Alter-ego tripping.
Purchase this album: Amazon
THE SCENE: All over the world, for as long as human have performed, masks have been used to shelter identities while speaking truths, no matter how base those truths may be. New York musician Marc Anthony Thompson released two pop-soul albums under his own name in the 1980s but unleashed his sacred and profane persona Chocolate Genius in the late ‘90s. Witty and urbane, naïve and spastic his second album Godmusic demands your respect without requiring your approval.
His burnished, hushed baritone draws you in like a confessional then traps you there like a fly in a web, each song slowly progressing as if gravity is its enemy.
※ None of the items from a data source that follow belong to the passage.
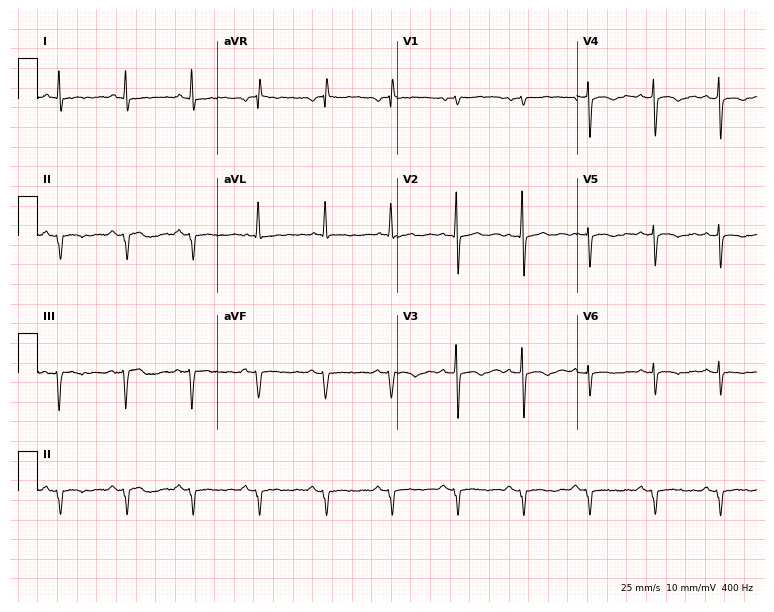
Electrocardiogram, a man, 65 years old. Of the six screened findings (first-degree AV block, right bundle branch block, left bundle branch block, sinus bradycardia, atrial fibrillation, sinus tachycardia), none is recorded.
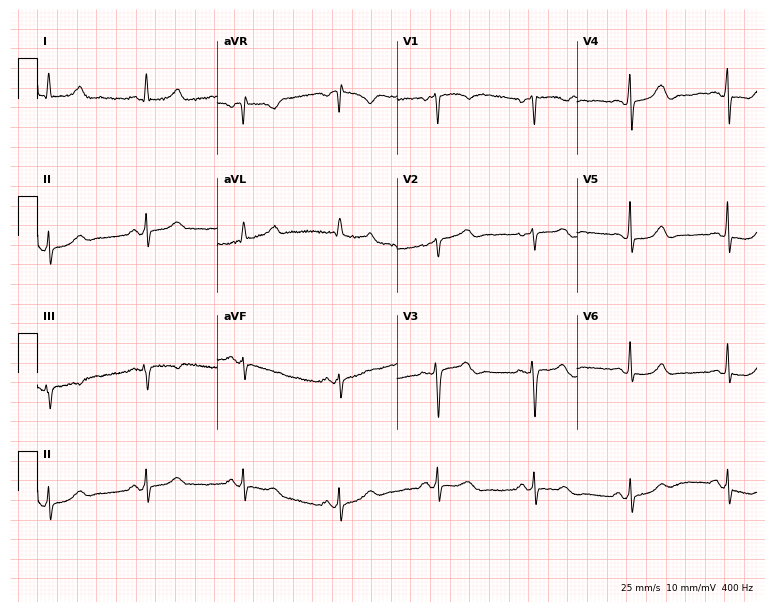
Standard 12-lead ECG recorded from a female patient, 74 years old. None of these six findings is recorded: first-degree AV block, right bundle branch block (RBBB), left bundle branch block (LBBB), sinus bradycardia, atrial fibrillation (AF), sinus tachycardia. Other findings, if any, are not listed.
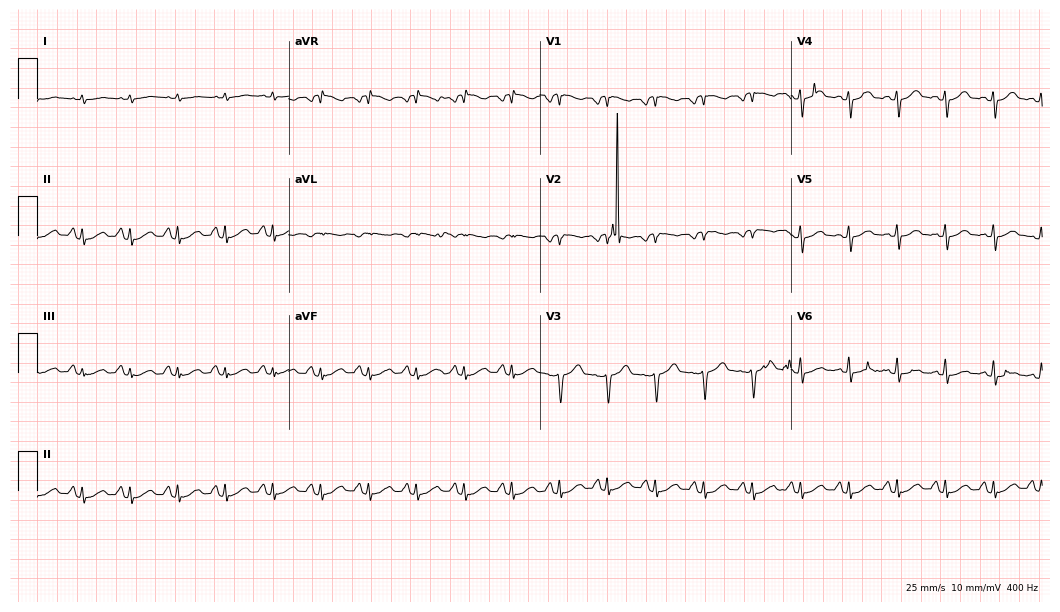
Standard 12-lead ECG recorded from a 56-year-old man. None of these six findings is recorded: first-degree AV block, right bundle branch block, left bundle branch block, sinus bradycardia, atrial fibrillation, sinus tachycardia.

On first listen the tunes seem ordinary, familiar, but each playback reveals additional layers.
The hymnlike moods are caressed into creation, from the mournful barbershop quartet of “Infidel Blues” or the ambient piano accents of the womb-like “Love”:
Love, love, love/ Poets talk
Love, love, love/ They don’t know
Love, love, love/ Stupid motherfuckers
Lyrically searching for happiness in a bleak world, he evokes a new dawn rising in the shimmering “Bossman Piss (In My Lemonade)” and literally creates God music with the ringing and squealing “To Serve You”.
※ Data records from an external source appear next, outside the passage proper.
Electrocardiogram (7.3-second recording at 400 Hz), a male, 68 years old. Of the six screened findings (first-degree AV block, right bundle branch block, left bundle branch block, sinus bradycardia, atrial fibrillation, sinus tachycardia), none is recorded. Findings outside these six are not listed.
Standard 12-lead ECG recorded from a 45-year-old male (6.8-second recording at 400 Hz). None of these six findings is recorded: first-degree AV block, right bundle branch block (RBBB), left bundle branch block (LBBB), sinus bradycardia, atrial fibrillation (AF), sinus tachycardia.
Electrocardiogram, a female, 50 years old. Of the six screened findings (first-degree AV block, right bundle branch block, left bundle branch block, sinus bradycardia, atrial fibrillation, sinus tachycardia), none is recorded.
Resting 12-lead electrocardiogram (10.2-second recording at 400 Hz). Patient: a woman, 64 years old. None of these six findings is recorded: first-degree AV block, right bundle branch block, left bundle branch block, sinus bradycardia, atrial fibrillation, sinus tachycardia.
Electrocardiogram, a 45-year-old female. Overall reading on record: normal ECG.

“Planet Rock” is not a cover of the Afrika Bambaataa classic but a wheezy and cheesy eulogy to a lost friend, its synthetic candy-ass tones as cheap as the drugs she took:
I know a girl from planet rock
who swears that she can stop?
I heard her scream without a sound
burn her father’s house to the ground
I told myself I wouldn’t waste a song
Because she’s gone.
This may the only album I’ve heard that tries to be as wry as possible.
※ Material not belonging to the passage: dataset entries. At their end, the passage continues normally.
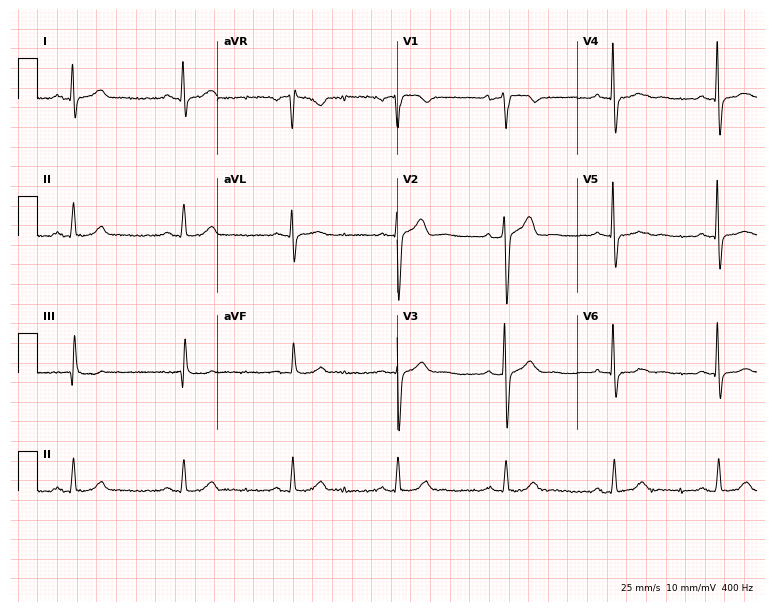
ECG — a male, 44 years old. Screened for six findings — first-degree AV block, right bundle branch block, left bundle branch block, sinus bradycardia, atrial fibrillation, sinus tachycardia — none is recorded. Only these six findings were labelled.
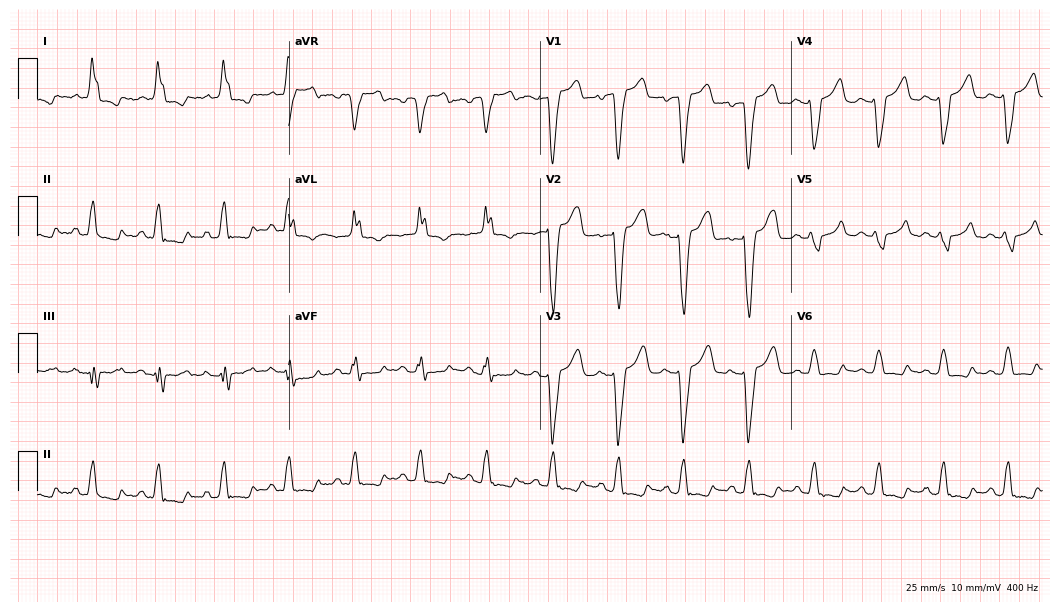
Standard 12-lead ECG recorded from a female patient, 59 years old. The tracing shows left bundle branch block.
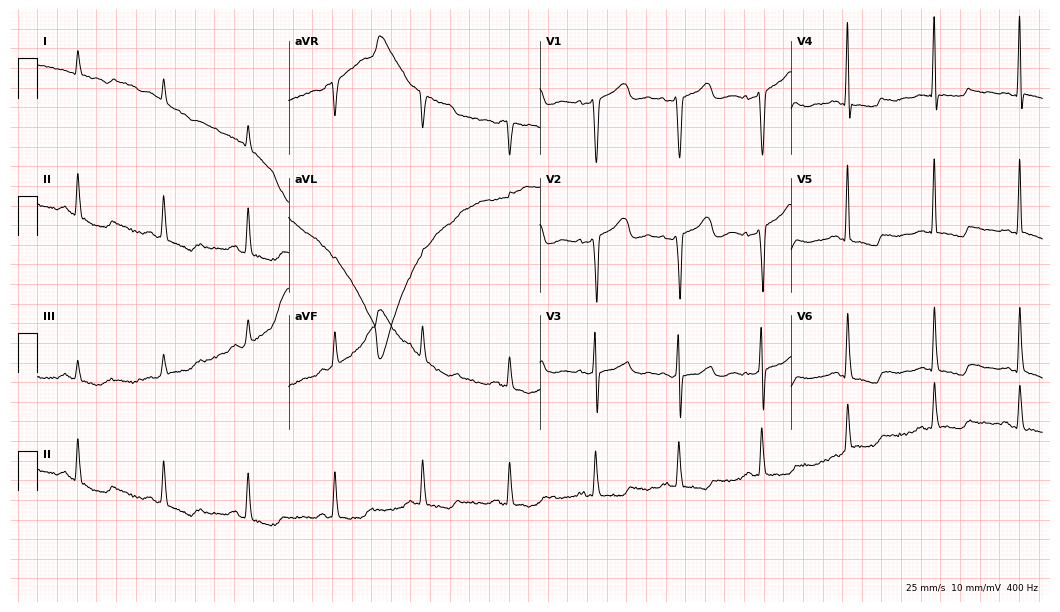
Standard 12-lead ECG recorded from a woman, 64 years old (10.2-second recording at 400 Hz). None of these six findings is recorded: first-degree AV block, right bundle branch block (RBBB), left bundle branch block (LBBB), sinus bradycardia, atrial fibrillation (AF), sinus tachycardia. Only these six findings were labelled.
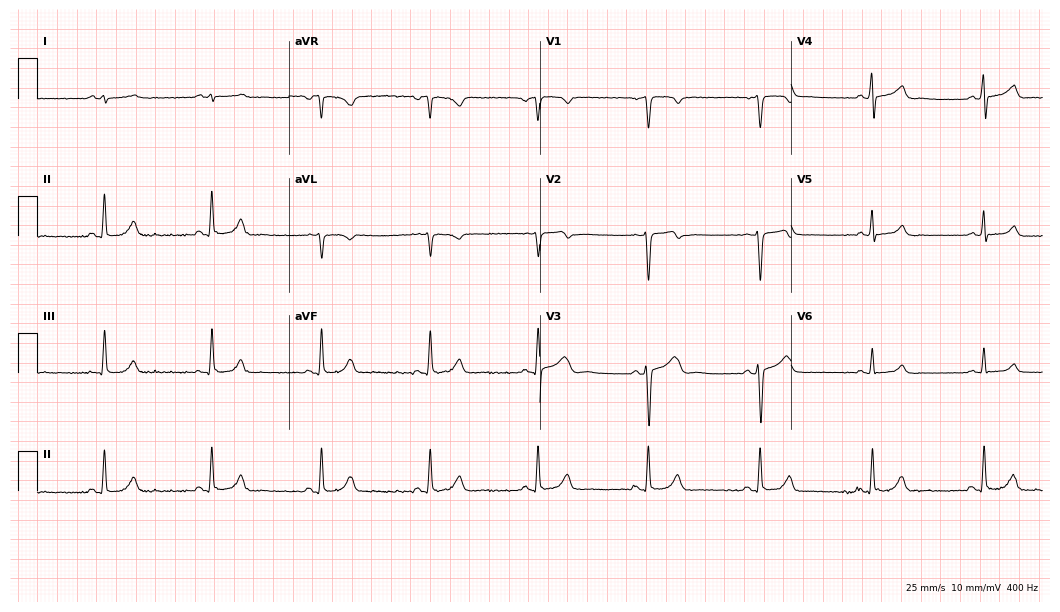
ECG (10.2-second recording at 400 Hz) — a man, 43 years old. Labelled as a normal ECG.
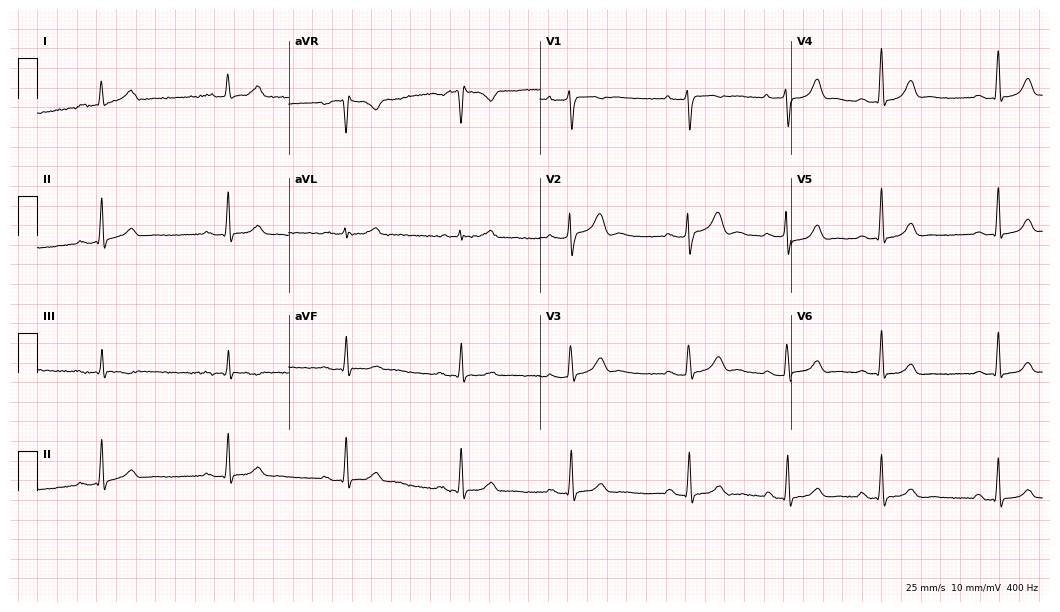
Electrocardiogram, a female, 25 years old. Overall reading on record: normal ECG.

THE FALLOUT: Unclassifiable, unexplainable and essentially unsellable, Godmusic attracted a fistful of great reviews and a thimbleful of sales. In a typical story for this site, Chocolate Genius recorded his next album for another label.
Godmusic is out of print but used copies can be found at Amazon, and you can hear tracks right here:
Starting with out-of-sync warbling and ending with a nod to Truman Capote, Godmusic is refreshingly intelligent, humorous and oddball.